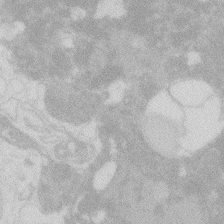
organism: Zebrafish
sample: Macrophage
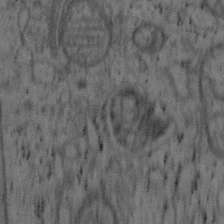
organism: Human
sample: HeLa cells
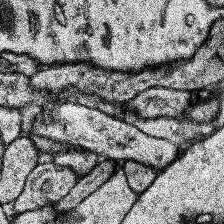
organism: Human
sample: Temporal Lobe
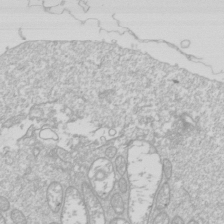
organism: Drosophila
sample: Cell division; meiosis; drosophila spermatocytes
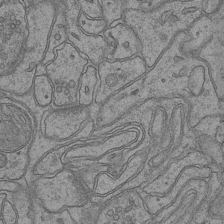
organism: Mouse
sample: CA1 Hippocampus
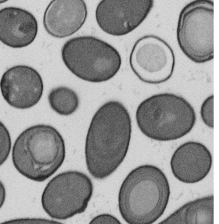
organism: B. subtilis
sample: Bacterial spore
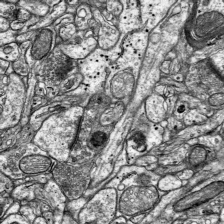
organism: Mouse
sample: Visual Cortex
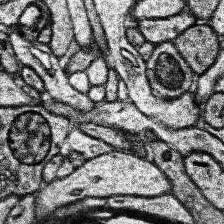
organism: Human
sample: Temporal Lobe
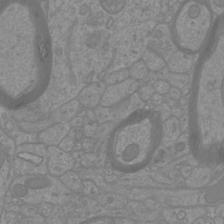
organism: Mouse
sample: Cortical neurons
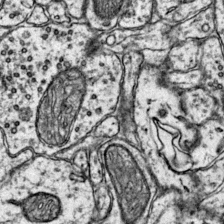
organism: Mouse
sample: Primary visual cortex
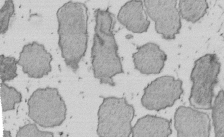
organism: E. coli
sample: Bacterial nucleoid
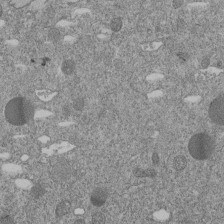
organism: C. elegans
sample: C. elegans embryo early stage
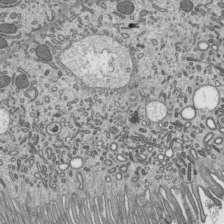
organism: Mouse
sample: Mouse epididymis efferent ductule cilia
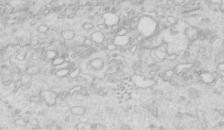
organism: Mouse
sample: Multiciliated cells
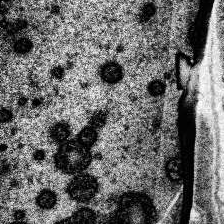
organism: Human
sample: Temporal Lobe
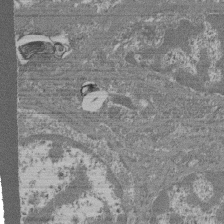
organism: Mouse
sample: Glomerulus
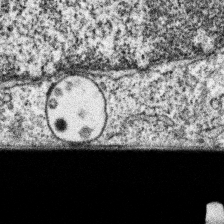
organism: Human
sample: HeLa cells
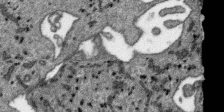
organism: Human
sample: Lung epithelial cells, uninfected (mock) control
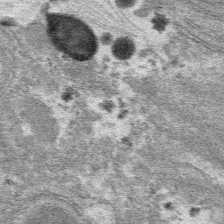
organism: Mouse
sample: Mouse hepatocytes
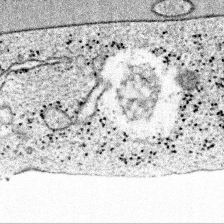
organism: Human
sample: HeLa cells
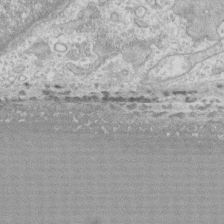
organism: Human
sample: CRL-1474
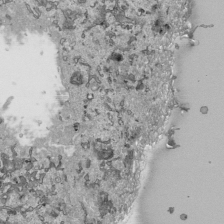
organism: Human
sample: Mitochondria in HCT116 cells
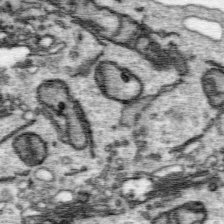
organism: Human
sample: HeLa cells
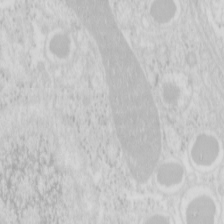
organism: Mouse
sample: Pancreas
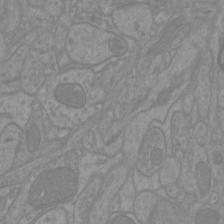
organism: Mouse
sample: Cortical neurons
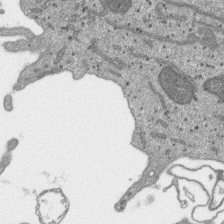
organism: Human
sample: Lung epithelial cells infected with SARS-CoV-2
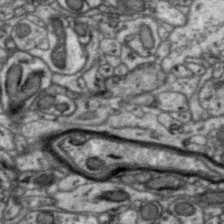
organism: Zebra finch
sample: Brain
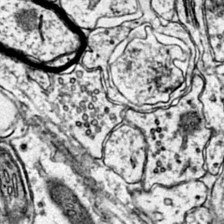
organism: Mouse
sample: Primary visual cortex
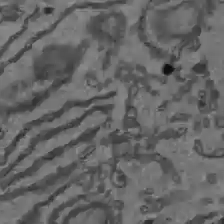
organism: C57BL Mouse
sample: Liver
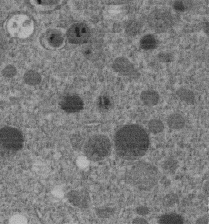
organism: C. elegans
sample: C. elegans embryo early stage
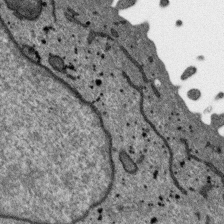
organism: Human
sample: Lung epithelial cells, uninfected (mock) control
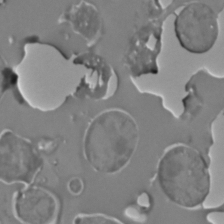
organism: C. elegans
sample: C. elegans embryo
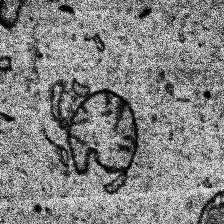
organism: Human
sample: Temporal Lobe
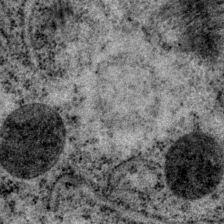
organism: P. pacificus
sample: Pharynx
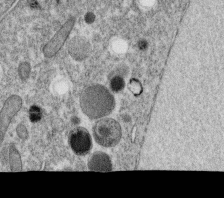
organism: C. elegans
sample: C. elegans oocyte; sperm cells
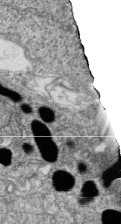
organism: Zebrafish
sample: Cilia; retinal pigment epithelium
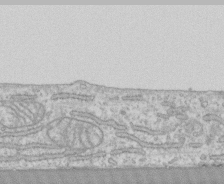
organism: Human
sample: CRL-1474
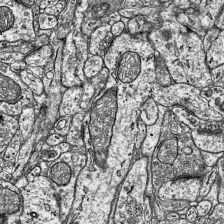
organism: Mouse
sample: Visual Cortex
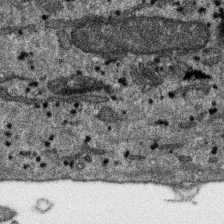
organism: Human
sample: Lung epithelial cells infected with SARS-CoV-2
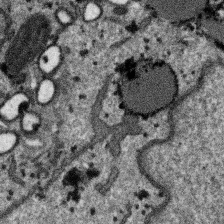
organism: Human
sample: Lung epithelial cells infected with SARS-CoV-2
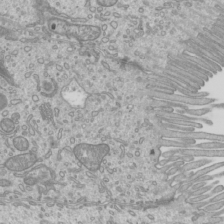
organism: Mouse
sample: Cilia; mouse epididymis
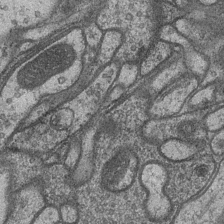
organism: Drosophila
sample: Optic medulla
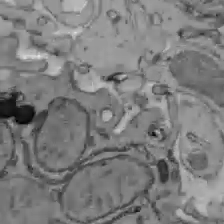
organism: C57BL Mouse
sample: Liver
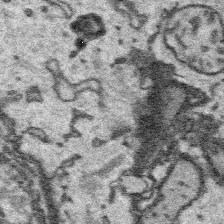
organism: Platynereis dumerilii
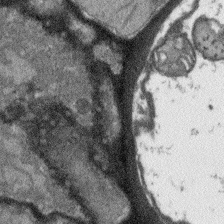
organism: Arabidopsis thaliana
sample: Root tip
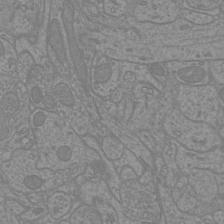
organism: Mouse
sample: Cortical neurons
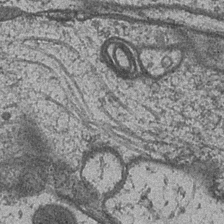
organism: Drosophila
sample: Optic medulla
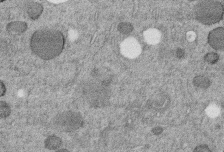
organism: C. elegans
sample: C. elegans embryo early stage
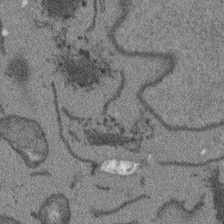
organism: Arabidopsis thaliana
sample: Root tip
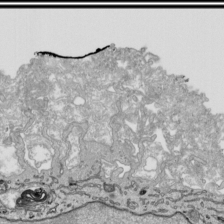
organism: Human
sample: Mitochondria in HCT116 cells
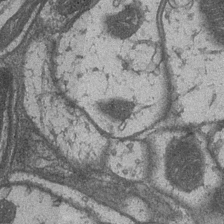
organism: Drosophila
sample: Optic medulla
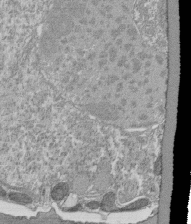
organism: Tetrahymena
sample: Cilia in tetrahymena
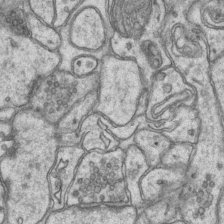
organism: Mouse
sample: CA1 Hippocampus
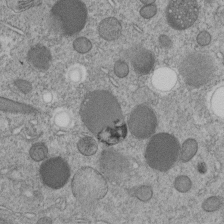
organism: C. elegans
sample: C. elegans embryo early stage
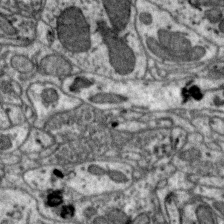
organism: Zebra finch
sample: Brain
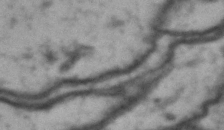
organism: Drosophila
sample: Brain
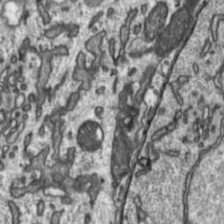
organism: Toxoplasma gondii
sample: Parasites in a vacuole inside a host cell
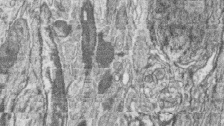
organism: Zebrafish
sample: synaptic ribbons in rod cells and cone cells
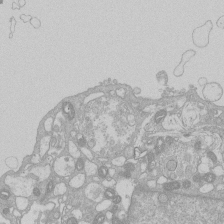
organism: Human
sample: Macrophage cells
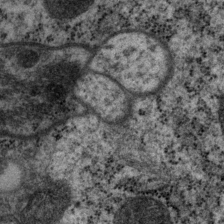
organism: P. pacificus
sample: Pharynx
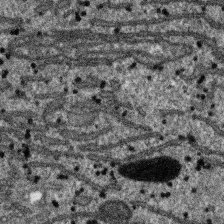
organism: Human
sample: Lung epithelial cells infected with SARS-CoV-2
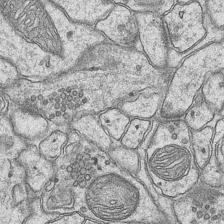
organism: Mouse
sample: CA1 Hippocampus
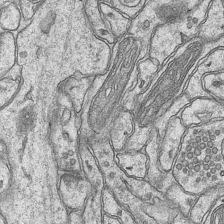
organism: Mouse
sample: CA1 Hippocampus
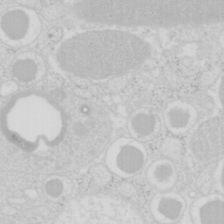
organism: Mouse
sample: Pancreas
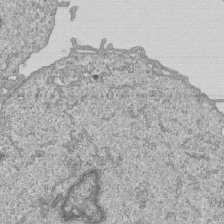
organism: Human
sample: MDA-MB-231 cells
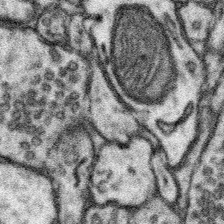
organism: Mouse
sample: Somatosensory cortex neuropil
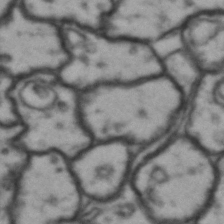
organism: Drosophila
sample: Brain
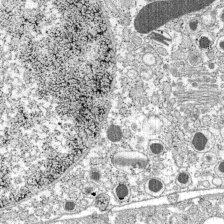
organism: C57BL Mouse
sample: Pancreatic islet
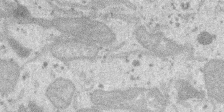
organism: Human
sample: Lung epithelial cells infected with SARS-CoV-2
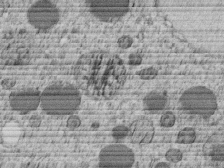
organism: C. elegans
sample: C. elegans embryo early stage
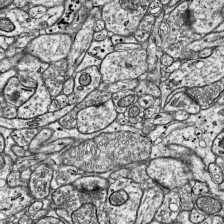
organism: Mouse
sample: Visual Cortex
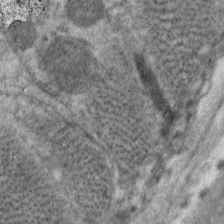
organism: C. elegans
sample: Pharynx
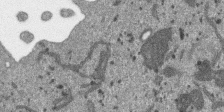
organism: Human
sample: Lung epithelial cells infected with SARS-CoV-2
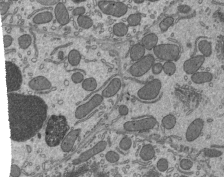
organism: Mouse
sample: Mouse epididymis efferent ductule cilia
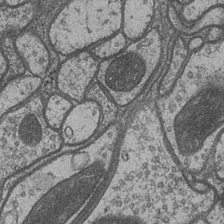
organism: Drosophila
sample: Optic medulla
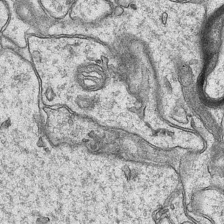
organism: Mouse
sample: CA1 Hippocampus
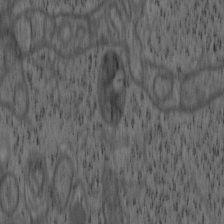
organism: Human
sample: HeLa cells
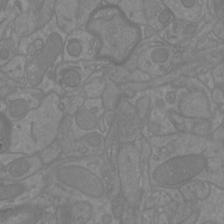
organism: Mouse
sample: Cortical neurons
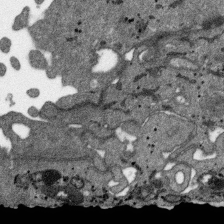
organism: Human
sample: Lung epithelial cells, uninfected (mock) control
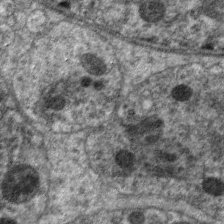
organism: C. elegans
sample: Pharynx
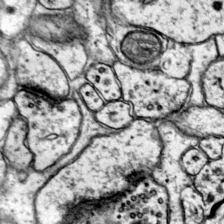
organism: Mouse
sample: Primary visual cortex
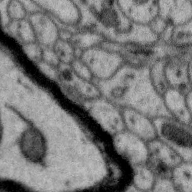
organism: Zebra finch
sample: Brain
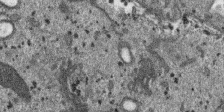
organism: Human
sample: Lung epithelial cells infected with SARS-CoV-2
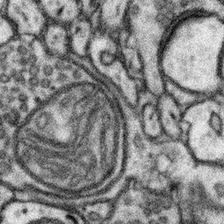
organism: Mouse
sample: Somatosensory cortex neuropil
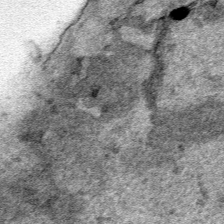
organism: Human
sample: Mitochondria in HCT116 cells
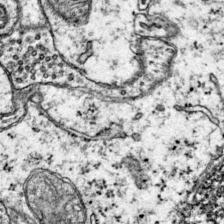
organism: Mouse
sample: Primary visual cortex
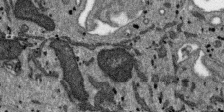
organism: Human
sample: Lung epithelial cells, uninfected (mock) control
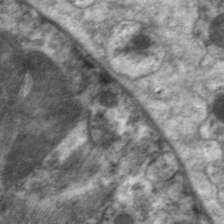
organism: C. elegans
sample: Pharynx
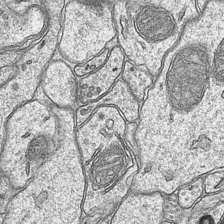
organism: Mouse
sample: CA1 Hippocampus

· · · ·

Repeat every record exactly, but not the pictures.

organism: Zebrafish
sample: Macrophage
organism: Human
sample: HeLa cells
organism: Human
sample: Temporal Lobe
organism: Drosophila
sample: Cell division; meiosis; drosophila spermatocytes
organism: Mouse
sample: CA1 Hippocampus
organism: B. subtilis
sample: Bacterial spore
organism: Mouse
sample: Visual Cortex
organism: Human
sample: Temporal Lobe
organism: Mouse
sample: Cortical neurons
organism: Mouse
sample: Primary visual cortex
organism: E. coli
sample: Bacterial nucleoid
organism: C. elegans
sample: C. elegans embryo early stage
organism: Mouse
sample: Mouse epididymis efferent ductule cilia
organism: Mouse
sample: Multiciliated cells
organism: Human
sample: Temporal Lobe
organism: Mouse
sample: Glomerulus
organism: Human
sample: HeLa cells
organism: Human
sample: Lung epithelial cells, uninfected (mock) control
organism: Mouse
sample: Mouse hepatocytes
organism: Human
sample: HeLa cells
organism: Human
sample: CRL-1474
organism: Human
sample: Mitochondria in HCT116 cells
organism: Human
sample: HeLa cells
organism: Mouse
sample: Pancreas
organism: Mouse
sample: Cortical neurons
organism: Human
sample: Lung epithelial cells infected with SARS-CoV-2
organism: Zebra finch
sample: Brain
organism: Mouse
sample: Primary visual cortex
organism: C57BL Mouse
sample: Liver
organism: C. elegans
sample: C. elegans embryo early stage
organism: Human
sample: Lung epithelial cells, uninfected (mock) control
organism: C. elegans
sample: C. elegans embryo
organism: Human
sample: Temporal Lobe
organism: P. pacificus
sample: Pharynx
organism: C. elegans
sample: C. elegans oocyte; sperm cells
organism: Zebrafish
sample: Cilia; retinal pigment epithelium
organism: Human
sample: CRL-1474
organism: Mouse
sample: Visual Cortex
organism: Human
sample: Lung epithelial cells infected with SARS-CoV-2
organism: Human
sample: Lung epithelial cells infected with SARS-CoV-2
organism: Mouse
sample: Cilia; mouse epididymis
organism: Drosophila
sample: Optic medulla
organism: C57BL Mouse
sample: Liver
organism: Platynereis dumerilii
organism: Arabidopsis thaliana
sample: Root tip
organism: Mouse
sample: Cortical neurons
organism: Drosophila
sample: Optic medulla
organism: C. elegans
sample: C. elegans embryo early stage
organism: Arabidopsis thaliana
sample: Root tip
organism: Human
sample: Mitochondria in HCT116 cells
organism: Drosophila
sample: Optic medulla
organism: Tetrahymena
sample: Cilia in tetrahymena
organism: Mouse
sample: CA1 Hippocampus
organism: C. elegans
sample: C. elegans embryo early stage
organism: Zebra finch
sample: Brain
organism: Drosophila
sample: Brain
organism: Toxoplasma gondii
sample: Parasites in a vacuole inside a host cell
organism: Zebrafish
sample: synaptic ribbons in rod cells and cone cells
organism: Human
sample: Macrophage cells
organism: P. pacificus
sample: Pharynx
organism: Human
sample: Lung epithelial cells infected with SARS-CoV-2
organism: Mouse
sample: CA1 Hippocampus
organism: Mouse
sample: CA1 Hippocampus
organism: Mouse
sample: Pancreas
organism: Human
sample: MDA-MB-231 cells
organism: Mouse
sample: Somatosensory cortex neuropil
organism: Drosophila
sample: Brain
organism: C57BL Mouse
sample: Pancreatic islet
organism: Human
sample: Lung epithelial cells infected with SARS-CoV-2
organism: C. elegans
sample: C. elegans embryo early stage
organism: Mouse
sample: Visual Cortex
organism: C. elegans
sample: Pharynx
organism: Human
sample: Lung epithelial cells infected with SARS-CoV-2
organism: Mouse
sample: Mouse epididymis efferent ductule cilia
organism: Drosophila
sample: Optic medulla
organism: Mouse
sample: CA1 Hippocampus
organism: Human
sample: HeLa cells
organism: Mouse
sample: Cortical neurons
organism: Human
sample: Lung epithelial cells, uninfected (mock) control
organism: C. elegans
sample: Pharynx
organism: Mouse
sample: Primary visual cortex
organism: Zebra finch
sample: Brain
organism: Human
sample: Lung epithelial cells infected with SARS-CoV-2
organism: Mouse
sample: Somatosensory cortex neuropil
organism: Human
sample: Mitochondria in HCT116 cells
organism: Mouse
sample: Primary visual cortex
organism: Human
sample: Lung epithelial cells, uninfected (mock) control
organism: C. elegans
sample: Pharynx
organism: Mouse
sample: CA1 Hippocampus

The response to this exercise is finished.